The release of crude oil or refined petroleum products into the marine environment initiates “weathering,” a collective term for the physical, chemical, and biological changes that immediately alter the oil’s composition and physical properties. Spilled oil rapidly changes form, density, and toxicity as it is subjected to the dynamic forces of the ocean, air, and sun. The speed and extent of this transformation depend heavily on the type of oil spilled and prevailing environmental factors like temperature, wave action, and wind.
Initial Physical Changes on the Surface
The moment oil breaches the water surface, it begins a rapid horizontal movement known as spreading, driven initially by gravity and its own surface tension. This process quickly transforms a concentrated mass into an expanding slick that can cover a significant area, often thinning to a mere fraction of a millimeter. The spreading continues until the slick reaches a thickness of approximately 0.1 millimeters, where the forces of surface tension and viscosity achieve equilibrium.
The entire oil slick is simultaneously driven across the ocean by advection, a physical transport mechanism governed by winds, currents, and tides. Within the first hours to days, this movement can distribute the oil far from its source, creating long, narrow bands of oil residue. As the oil moves, it is also rapidly losing mass through evaporation, where the lighter, more volatile hydrocarbon components transition into the atmosphere.
Evaporation is the most significant process for mass loss immediately following a spill, especially for lighter crude oils and refined products like gasoline. Low molecular weight compounds, which have boiling points lower than approximately 280 degrees Celsius, volatilize quickly. A light crude oil can lose up to 75 percent of its initial volume within the first few days, though heavier oils may lose less than 10 percent. The rate of evaporation depends highly on ambient temperature, the oil’s initial composition, and wind speed.

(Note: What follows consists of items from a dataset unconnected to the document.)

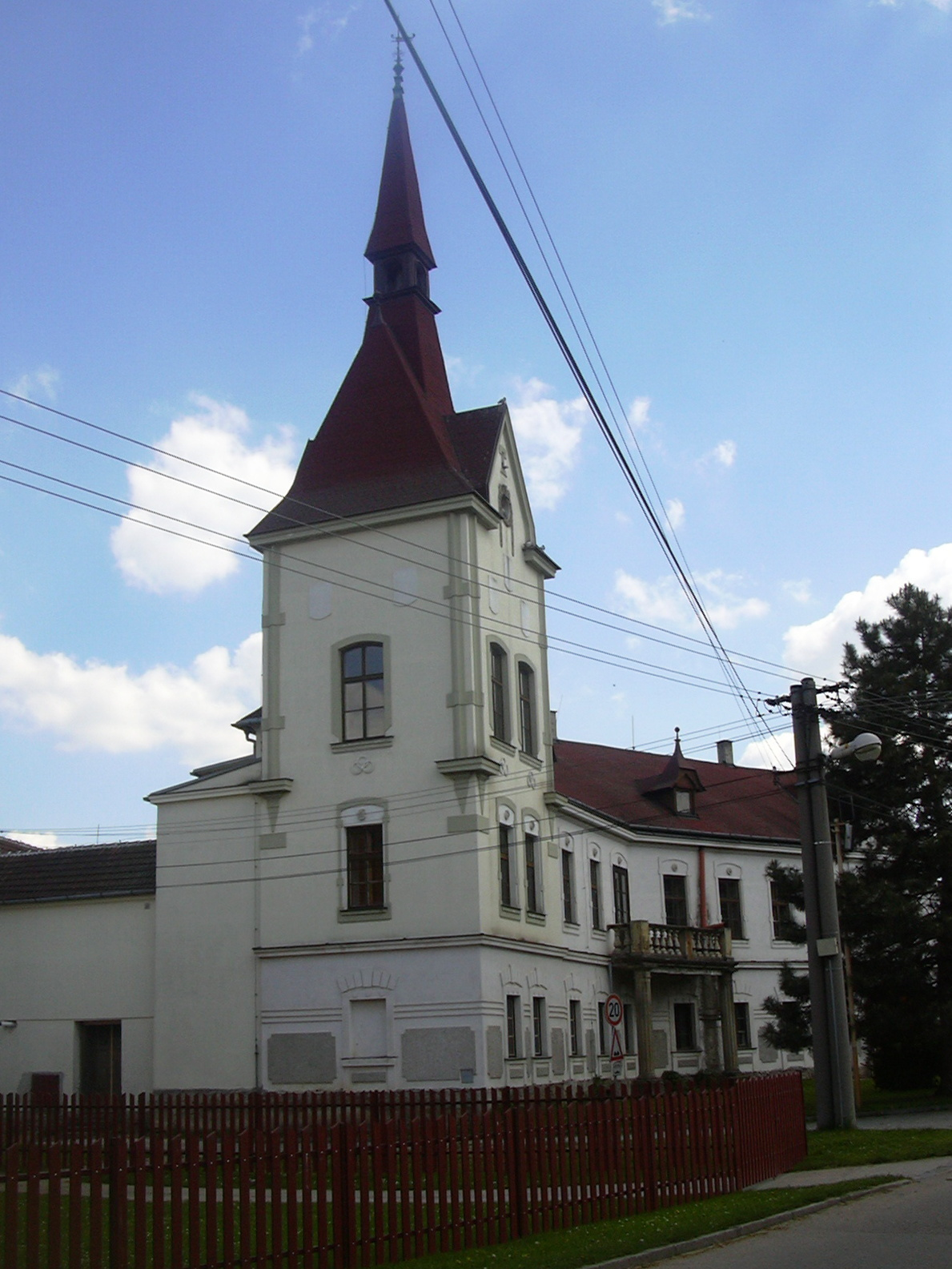 Zámeček Chvalkovice na Hané(Ivanovice na Hané - Czech Republic)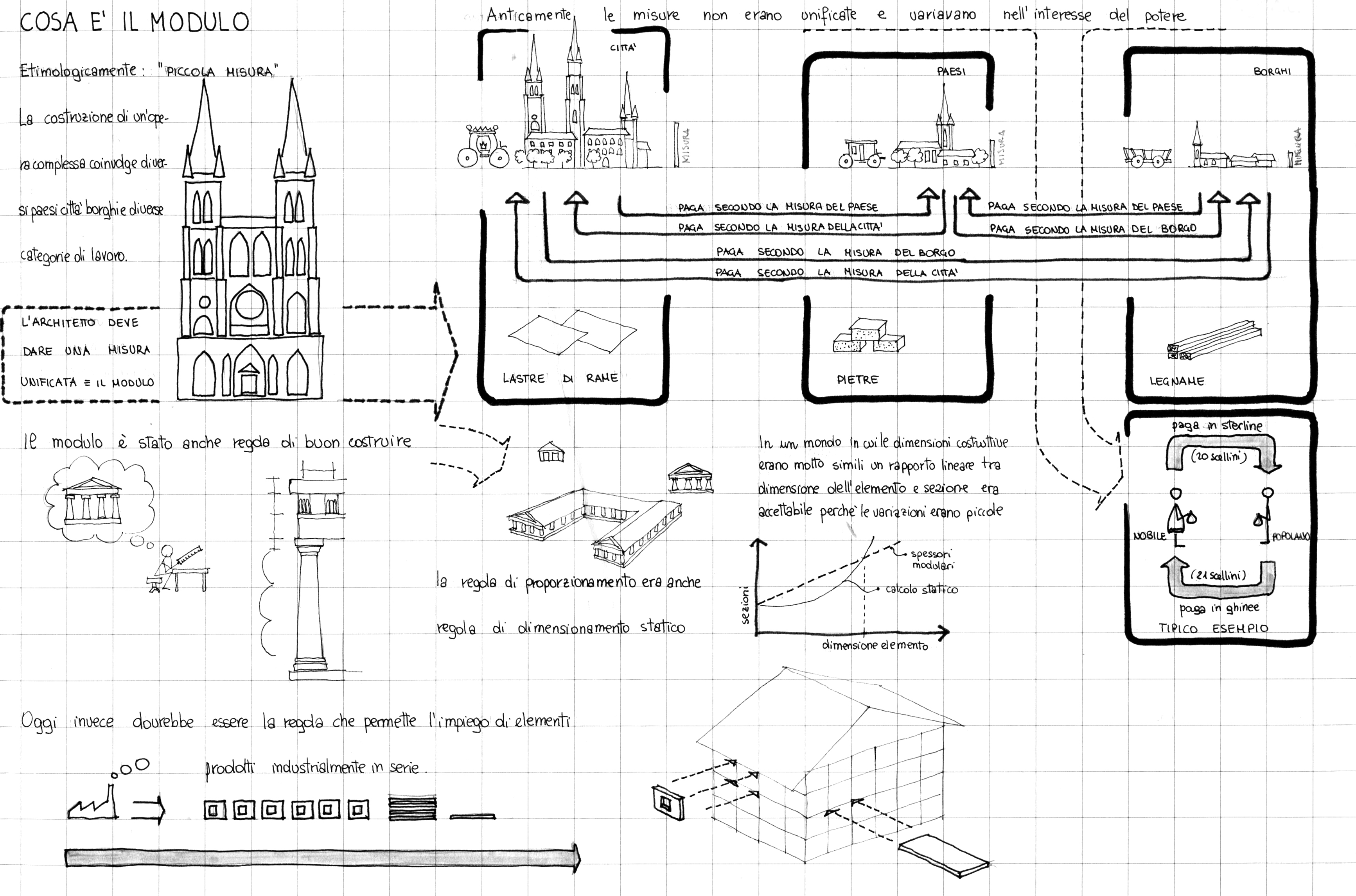 sintesi dell'essenza del modulo in architettura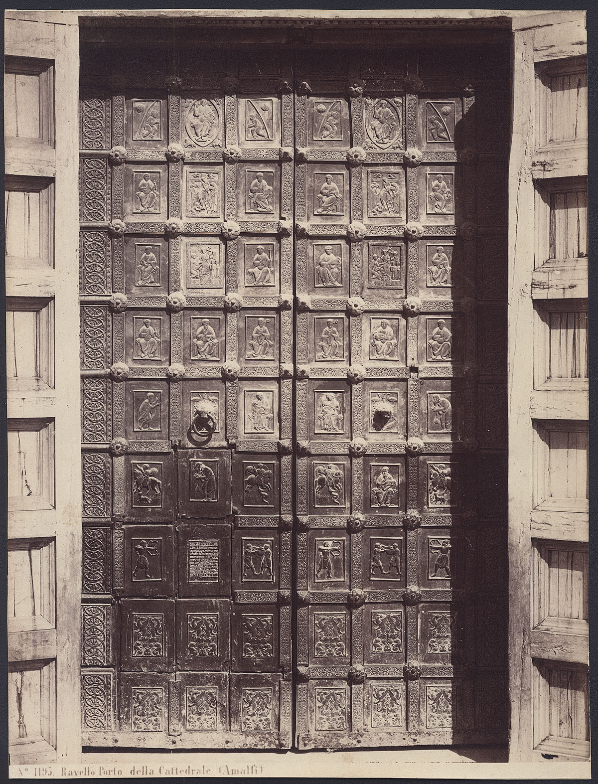 Giorgio Sommer, Albumin, aufgerollt auf Karton 18x24cm. No. 1195: Ravello, Porta della Cattedrale, mit Prägestempel rechts unten im Bild: G. Sommer. The image mentioned below shows a detail of the door to give an idea of the quality of these contact prints.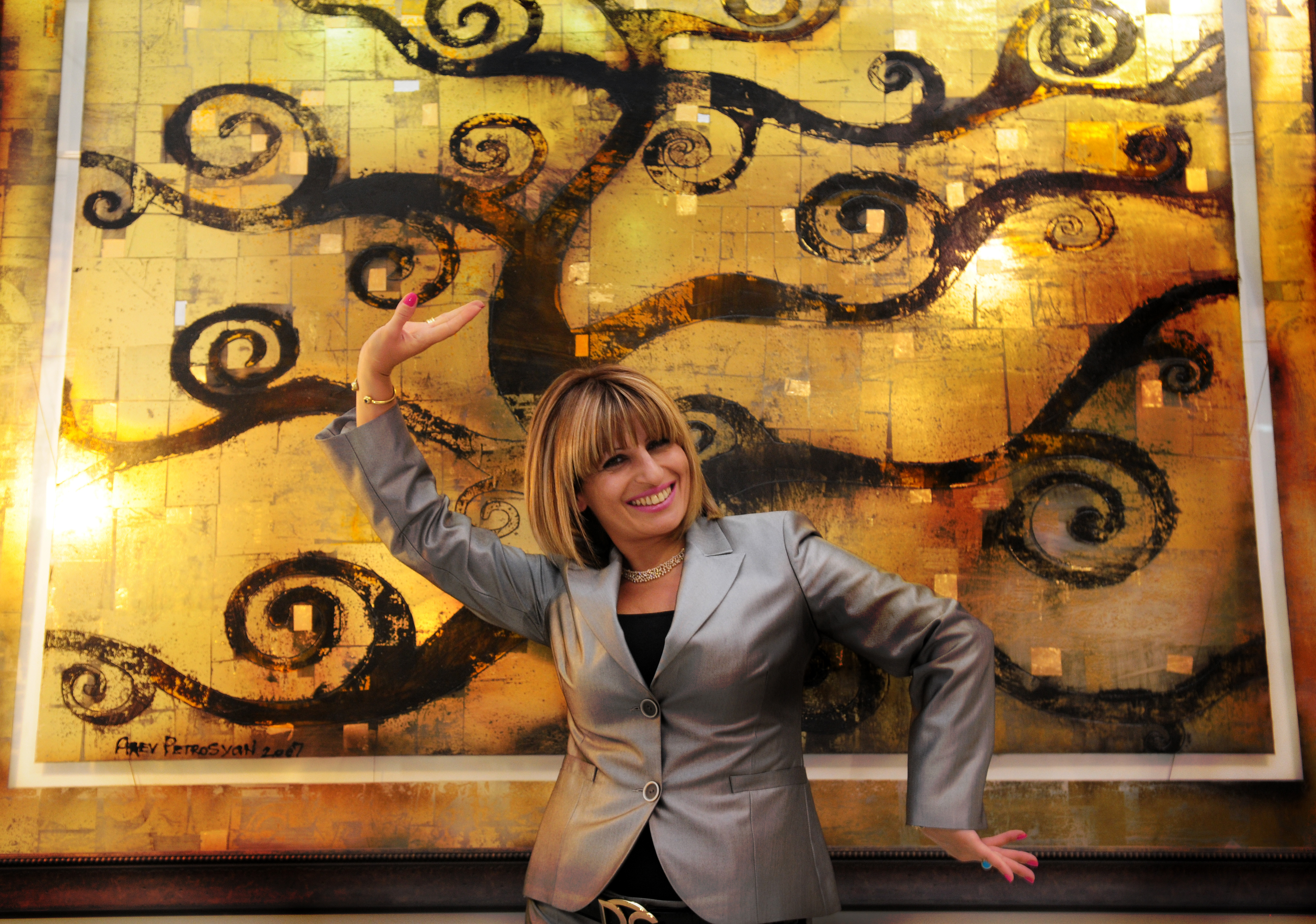 Նկարչուհի-ձևավորող Արև Պետրոսյան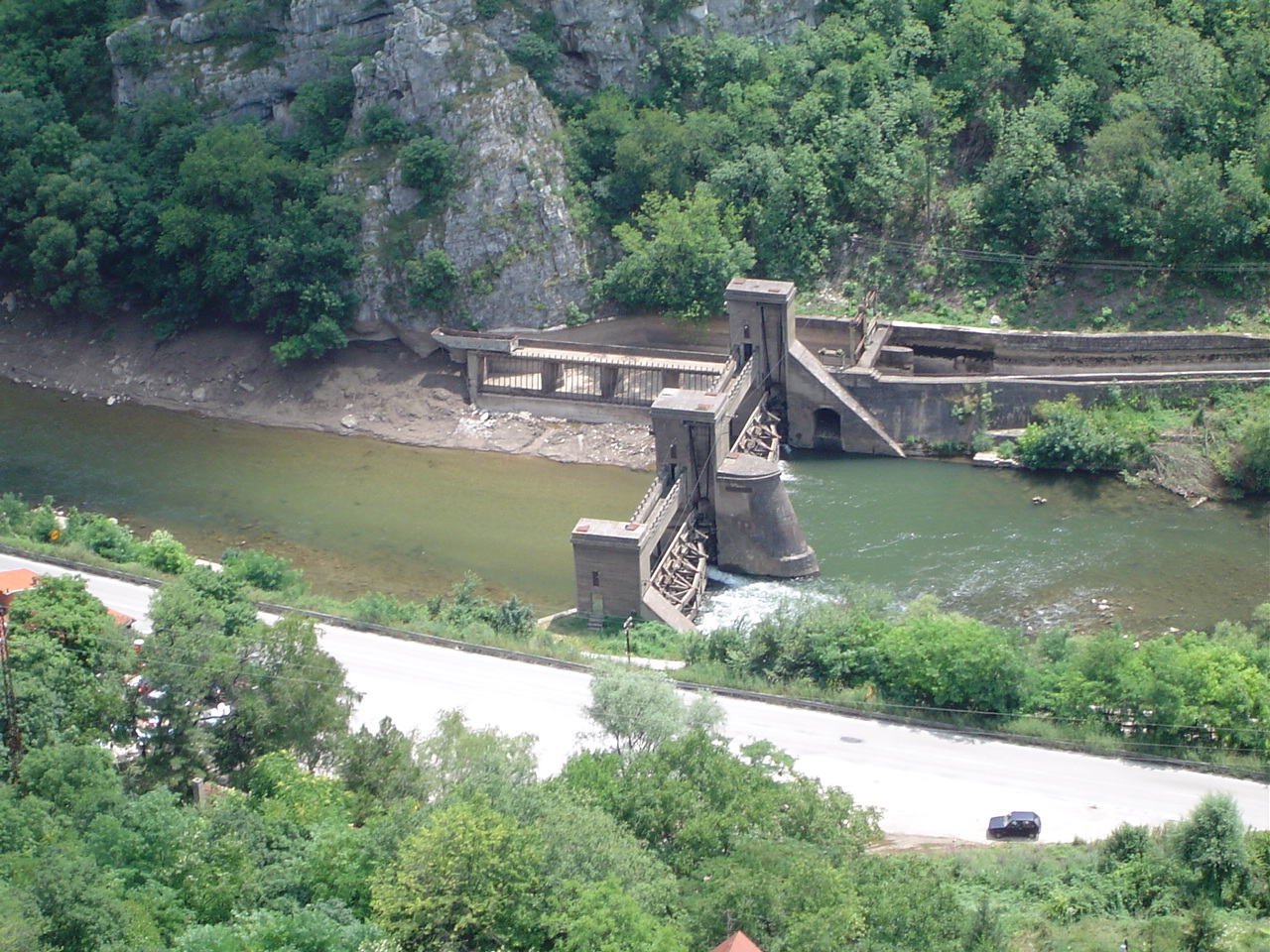 Хидроелектрана Сићево

Transformation into Oil and Water Mixtures
As the lighter components evaporate, the remaining oil becomes denser and more viscous, concentrating the heavier, stickier compounds. A small fraction of the oil’s water-soluble components dissolves directly into the water column. This process, known as dissolution, occurs rapidly in the first hours and is a major pathway for the immediate introduction of potentially toxic compounds into the marine water.
The mechanical energy from wave action and turbulence begins to churn the remaining weathered oil with the surrounding seawater. This mixing leads to the formation of a stable mixture called a water-in-oil emulsion, commonly referred to by spill responders as “mousse” due to its brown, foamy appearance. Mousse can incorporate between 60 to 80 percent water in the form of tiny droplets dispersed throughout the continuous oil phase.
Emulsification dramatically changes the physical properties of the oil, increasing its viscosity by a thousand-fold or more. The stability of this emulsion is maintained by the concentration of natural surfactants, such as asphaltenes and resins, in the remaining oil residue. These compounds form a mechanical film around the microscopic water droplets, preventing them from separating from the oil. The resulting highly viscous material is extremely resistant to natural breakdown and significantly complicates mechanical cleanup efforts.
Final Degradation and Removal
The long-term breakdown and removal of the remaining weathered oil residue is dominated by a combination of biological, chemical, and physical processes. Biodegradation, carried out by naturally occurring marine microorganisms like bacteria and fungi, is the primary mechanism for the ultimate removal of hydrocarbons from the environment. These microbes utilize the oil’s hydrocarbons as a source of energy and carbon, breaking the complex molecules down into simpler, less harmful compounds, such as carbon dioxide and water.
The efficacy of microbial degradation is highly dependent on the presence of oxygen, making the process much faster in surface waters under aerobic conditions. The process is often limited by the availability of other nutrients in the seawater, particularly nitrogen and phosphorus, which the oil does not provide. When a spill occurs, the existing population of hydrocarbon-degrading microbes often experiences a “bloom,” but the lack of sufficient nutrients can slow the overall rate of cleanup.
Another significant process transforming the oil on the surface is photo-oxidation, where compounds in the oil react chemically with oxygen under the influence of sunlight’s ultraviolet radiation. This process is most effective on thin slicks and can occur rapidly, creating new oxygenated compounds that are often more polar and sometimes more persistent. Photo-oxidation contributes to the formation of residual materials like tar, which can persist in the environment for decades.
For the heaviest, most weathered residues, the final removal process is often sedimentation and sinking. Oil that has lost its lighter fractions and undergone emulsification can mix with suspended particulate matter, sand, or clay, forming aggregates. These aggregates, sometimes referred to as “marine oil snow,” become dense enough to lose buoyancy and settle to the seafloor. Once settled in the cold, low-oxygen conditions of the deep ocean or coastal sediments, the rate of biodegradation slows dramatically, allowing the oil residue to persist largely intact for many years.